Alaska has no state income tax, which helps offset some expenses. Still, healthcare access can be limited in rural areas, sometimes requiring travel for specialized care. Insurance and service costs also trend higher than average. Retirees must budget carefully to manage these structural costs.
9. Oregon

Retirement in Oregon can feel expensive despite the absence of a sales tax. Housing costs have risen sharply, particularly in Portland and surrounding communities. Renters and buyers alike face competitive pricing. Those housing pressures dominate many retirement budgets.
Oregon taxes most retirement income, including withdrawals from traditional retirement accounts. Combined with higher living expenses, that tax burden reduces net income. Healthcare costs also trend above national averages in urban areas. The result can be a tighter financial margin than expected.
10. Washington

At first glance, Washington looks appealing because it has no state income tax. However, retirees still encounter high housing costs, especially in the Seattle metro area. Property values have climbed steadily, influencing both purchase prices and property taxes. Everyday expenses follow a similar upward trend.
Sales taxes are relatively high and apply to many purchases retirees make regularly. Healthcare costs also reflect the region’s elevated pricing. Long-term care planning is especially important given those expenses. Without careful budgeting, savings can drain faster than anticipated.
11. Vermont

Retirees drawn to Vermont often love its small-town charm, but the financial realities can surprise them.
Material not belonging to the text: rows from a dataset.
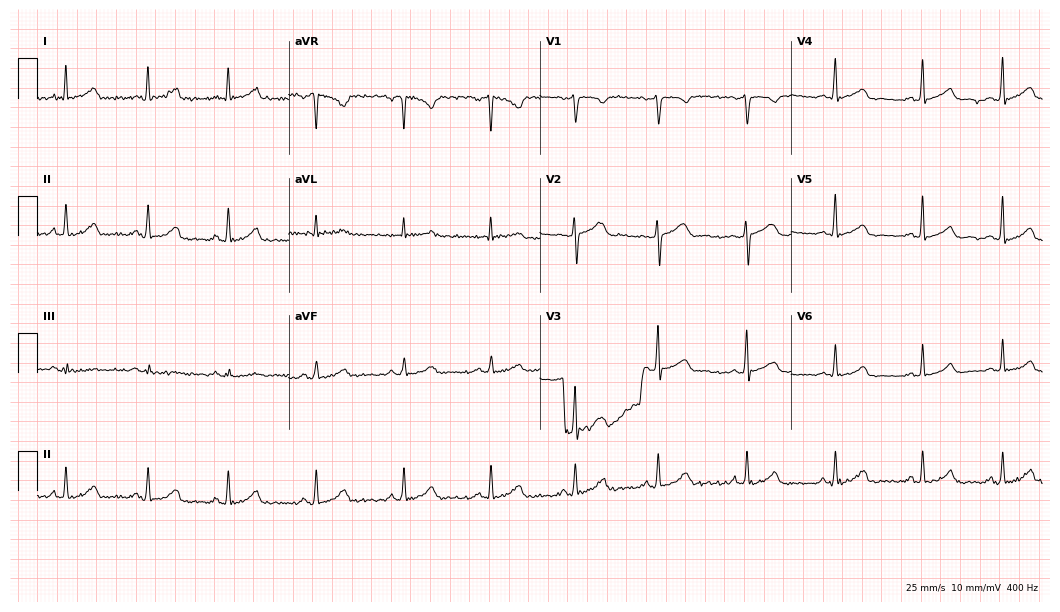
Electrocardiogram (10.2-second recording at 400 Hz), a female patient, 26 years old. Overall reading on record: normal ECG.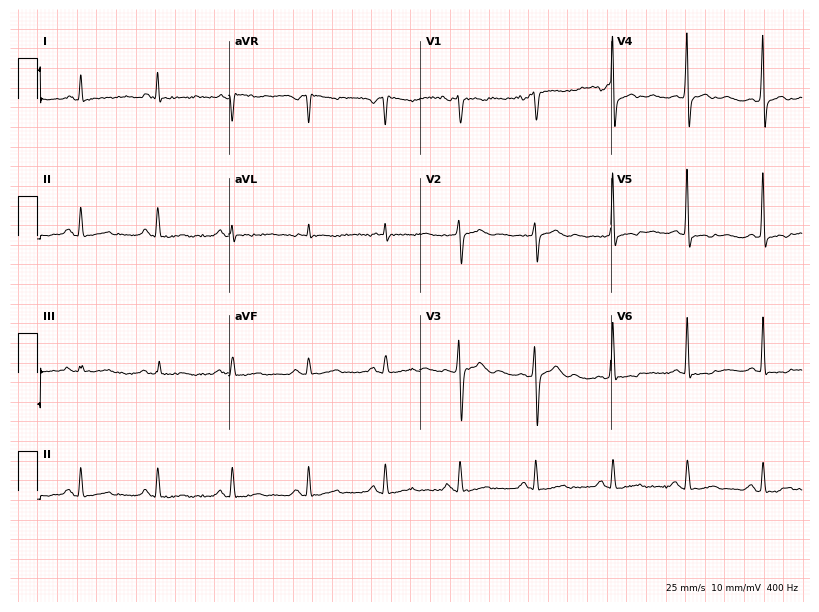
Standard 12-lead ECG recorded from a male patient, 66 years old (7.8-second recording at 400 Hz). None of these six findings is recorded: first-degree AV block, right bundle branch block (RBBB), left bundle branch block (LBBB), sinus bradycardia, atrial fibrillation (AF), sinus tachycardia. Only these six findings were labelled.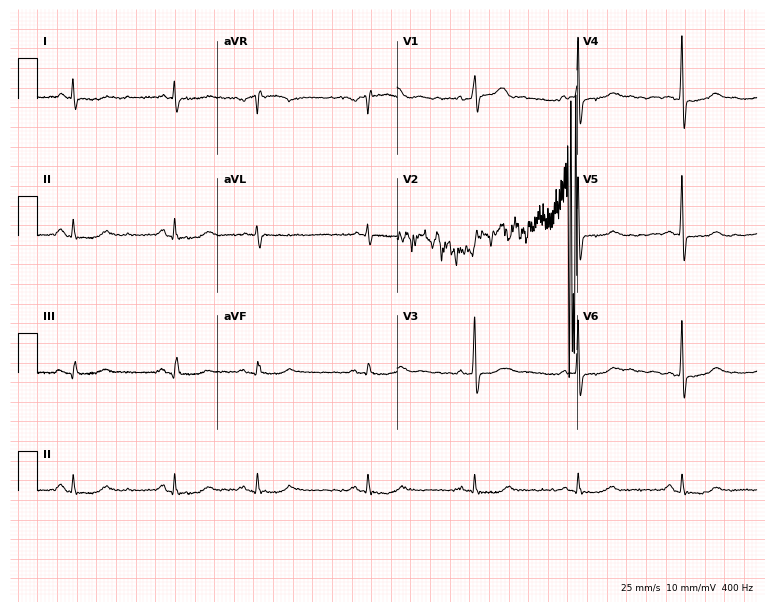
ECG — a 64-year-old male patient. Screened for six findings — first-degree AV block, right bundle branch block (RBBB), left bundle branch block (LBBB), sinus bradycardia, atrial fibrillation (AF), sinus tachycardia — none is recorded.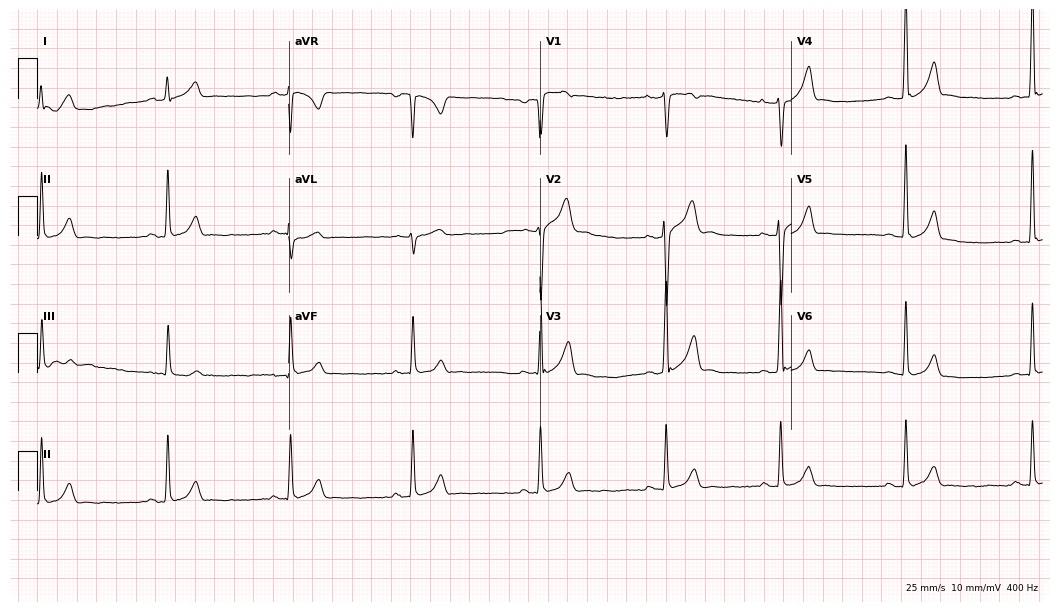
Standard 12-lead ECG recorded from a male patient, 20 years old. None of these six findings is recorded: first-degree AV block, right bundle branch block, left bundle branch block, sinus bradycardia, atrial fibrillation, sinus tachycardia.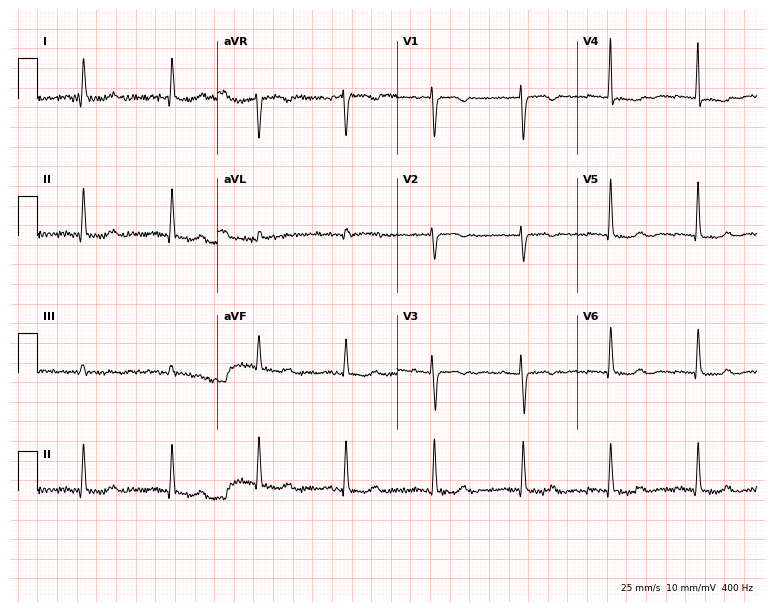
12-lead ECG from a 62-year-old female. No first-degree AV block, right bundle branch block, left bundle branch block, sinus bradycardia, atrial fibrillation or sinus tachycardia recorded for this tracing.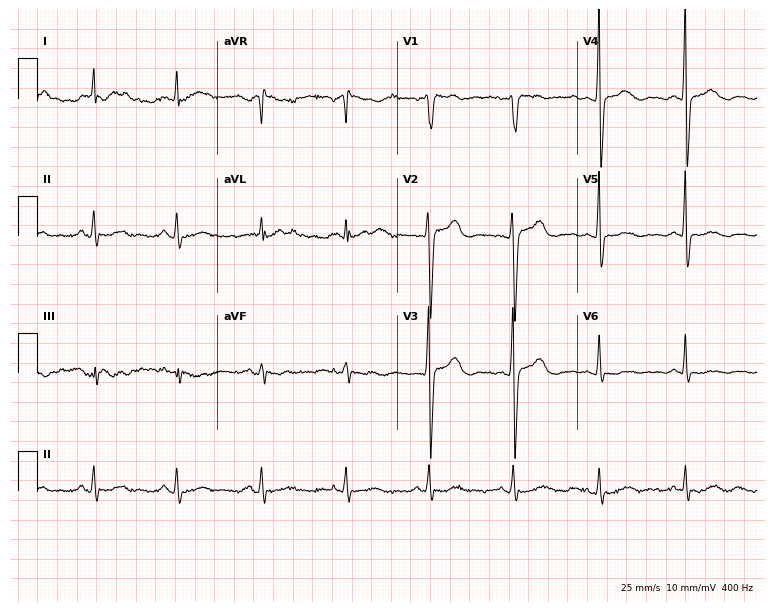
Electrocardiogram, a 54-year-old female. Of the six screened findings (first-degree AV block, right bundle branch block (RBBB), left bundle branch block (LBBB), sinus bradycardia, atrial fibrillation (AF), sinus tachycardia), none is recorded.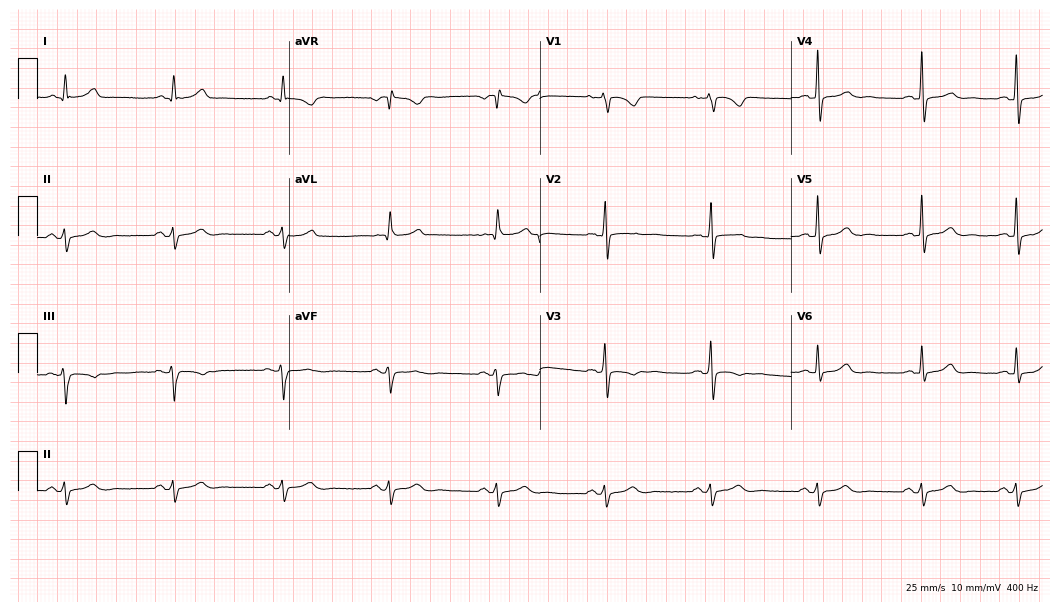
12-lead ECG from a 53-year-old woman. No first-degree AV block, right bundle branch block, left bundle branch block, sinus bradycardia, atrial fibrillation or sinus tachycardia recorded for this tracing. Other findings, if any, are not listed.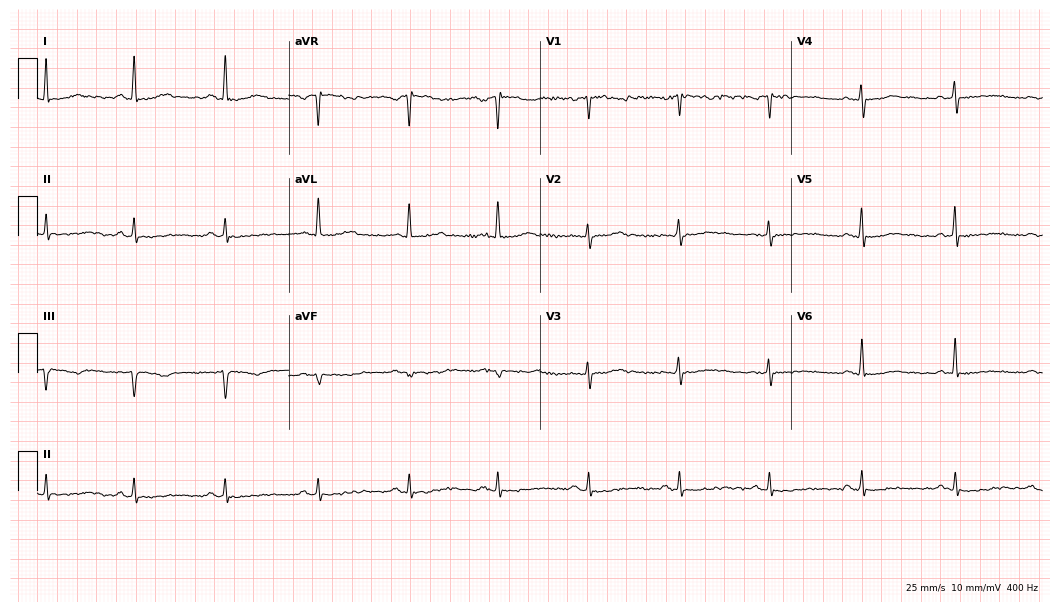
ECG (10.2-second recording at 400 Hz) — a 58-year-old woman. Labelled as a normal ECG.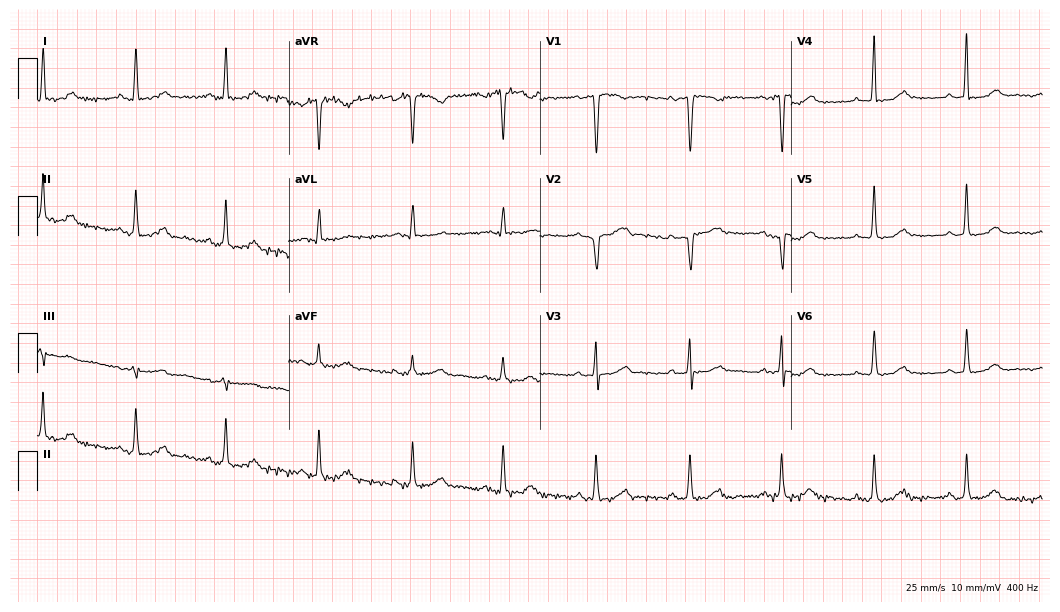
12-lead ECG from a 63-year-old woman (10.2-second recording at 400 Hz). No first-degree AV block, right bundle branch block, left bundle branch block, sinus bradycardia, atrial fibrillation or sinus tachycardia recorded for this tracing.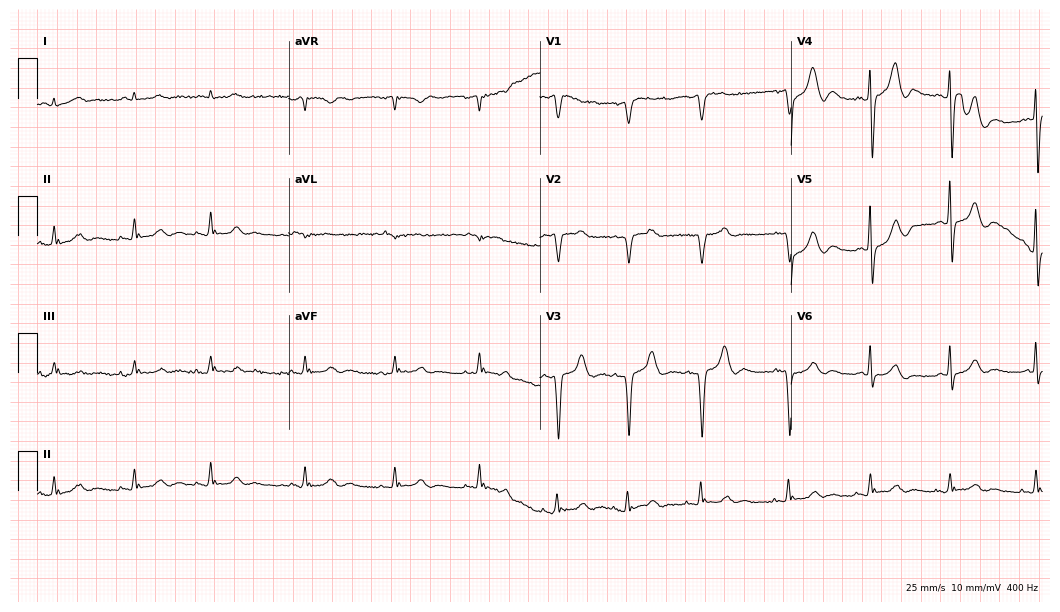
Electrocardiogram, a male, 83 years old. Of the six screened findings (first-degree AV block, right bundle branch block, left bundle branch block, sinus bradycardia, atrial fibrillation, sinus tachycardia), none is recorded. Only these six findings were labelled.

Housing costs are high relative to local income levels. Property taxes contribute to ongoing ownership expenses. Heating and utility bills can also spike during long winters.
Vermont taxes most retirement income, though income thresholds influence Social Security taxation. Healthcare access in rural areas may require travel, adding indirect costs. Everyday goods can be pricier due to logistics. These combined factors can strain retirement budgets.
12. Rhode Island

In Rhode Island, retirees face a compact state with outsized expenses. Housing prices remain elevated, especially in coastal communities. Property taxes vary by municipality but can add meaningful annual costs. Day-to-day living expenses trend above the national average.
The state taxes certain retirement income, though exemptions exist depending on income and age. Healthcare and long-term care services are comparatively expensive. Insurance costs also run higher than many retirees expect. Together, these pressures can make financial security feel harder to maintain.